The graph is represented as a JSON object. For example:

{
  "name": "The White House",
  "id": "1191441824276882",
  "about": "Welcome to the official White House Facebook page.

Comments posted on and messages received through White House pages are subject to the Presidential Records Act and may be archived. Learn more at WhiteHouse.gov/privacy.",
  "albums": {
    "data": [
      {
        "created_time": "2017-01-20T19:33:16+0000",
        "name": "Timeline Photos",
        "id": "1199645353456529"
      }
    ]
  },
  "metadata": {
    "type": "page"
  }          
}

F(b)arc supports retrieving parts of the graph for archiving. To do so, it allows you to specify what fields and edges to retrieve for a particular node type. (What fields and connections to retrieve is referred to as a definition and is described further below).

Getting API keys

Before you f(b)arc you will need to register an app. To do this:

  1. If you don't already have one, create a Facebook account.
  2. Go to https://developers.facebook.com/apps/ and log in.
  3. Click Add a New App and complete the form.
  4. From the app's dashboard, note the app id and app secret.

See below for more information on tokens.

Install

Note: pip install coming once f(b)arc is more stable.

These are instructions for Python 3. Make appropriate adjustments for Python 2.

  1. Download f(b)arc or clone it:

     git clone https://github.com/justinlittman/fbarc.git
    
  2. Change to the directory:

     cd fbarc
    
  3. Optional: Create a virtualenv:

     virtualenv -p python3 ENV
     source ENV/bin/activate
    
  4. Install requirements:

     pip install -r requirements/requirements3.txt
    
  5. Get commandline usage:

     python fbarc.py -h
    

Usage

Configure

Once you've got your API keys you can tell f(b)arc what they are with the configure command.

python fbarc.py configure

This will store your credentials in a file called .fbarc in your home directory so you don't have to keep providing them. If you would rather supply them directly you can set them in the environment (APP_ID, APP_SECRET) or using commandline options (--app_id, --app_secret).

Tokens

Using the API requires an access token. F(b)arc supports app access tokens and user access tokens.

F(b)arc can retrieve an app access token using the app id and app secret. However, there are some nodes that cannot be retrieved with an app access token, thus a user access token is recommended.

A user access token allows retrieving more nodes than an app access token (but as used in f(b)arc is still limited to public data). There are two types of user access tokens: short-lived and long-lived tokens. Short-lived access tokens are valid for around an hour; long-lived access tokens for a few months. Long-lived user access tokens are retrieved using a short-lived user access tokens and the app id and app secret.

When given a short-lived access token (e.g., with the configure command), f(b)arc will retrieve and store a long-lived access token. You can get a short-lived access token from https://developers.facebook.com/tools/accesstoken/.

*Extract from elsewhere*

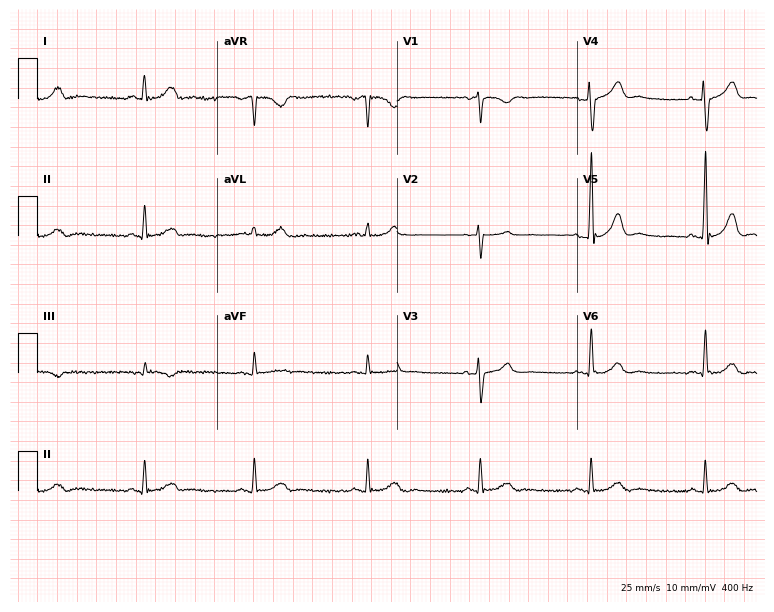
12-lead ECG from a male, 57 years old (7.3-second recording at 400 Hz). No first-degree AV block, right bundle branch block (RBBB), left bundle branch block (LBBB), sinus bradycardia, atrial fibrillation (AF) or sinus tachycardia recorded for this tracing. Findings outside these six are not listed.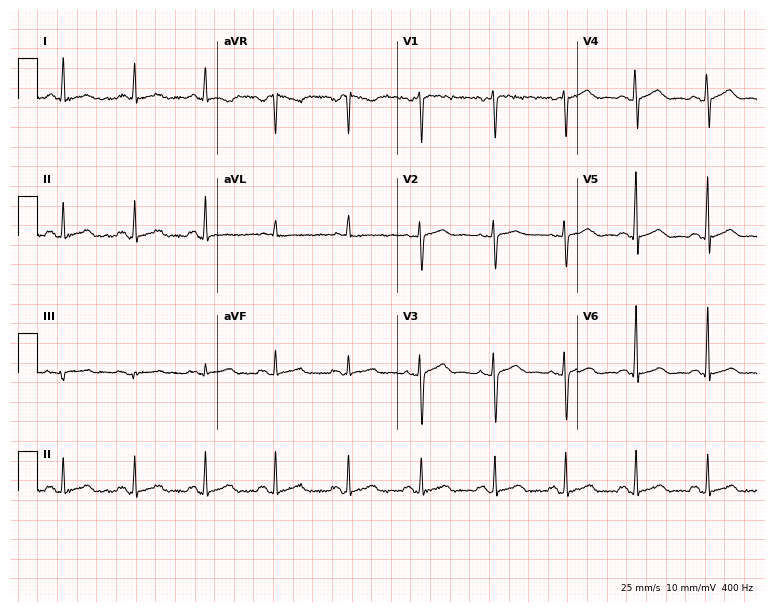
Electrocardiogram, a 34-year-old woman. Overall reading on record: normal ECG.

F(b)arc will warn you when you're long-lived user access token is going to expire.

Graph

The graph command will retrieve the graph for a node (or use the graphs command to retrieve the graphs for multiple nodes provided in files or stdin). The node is identified by a node id (e.g., 1191441824276882), name (e.g., WhiteHouse) or a Facebook url (e.g., https://www.facebook.com/WhiteHouse/).

The node graph is retrieved according to the specified definition. If the type of a node is not known, provide a definition of discover and f(b)arc will look up the node's type and try to match it to a definition.

f(b)arc finds additional nodes in the graph for a node. For example, for a Page it may find the Album nodes. The --levels parameter will determine the number of levels of nodes that are retrieved, with the default being 1 (i.e., the graph for just the node that was requested). Each additional node graph is returned separately. Setting --levels to 0 will continue until all nodes reachable by edges are exhausted. Be careful, because depending on the definitions, this could be, well, infinite. Use the --exclude parameter to exclude definitions from recursive retrieval.

Note that f(b)arc may need to make multiple requests to retrieve the entire node graph so executing the graph command may take some time.

python fbarc.py graph page 1191441824276882 --levels 2 --pretty

To write the output to a file, use --output-dir or redirect output to a file with > <filename>.jsonl.

python fbarc.py graph page 1191441824276882 --levels 2 --pretty > 1191441824276882.jsonl

Metadata

The metadata command will retrieve all of the fields and connections for a node.

python fbarc.py metadata 1191441824276882 --pretty

Note that you may not be able to actually retrieve all of those fields or connections with the level of permissions of your API keys. The API will ignore any fields or connections that you cannot access.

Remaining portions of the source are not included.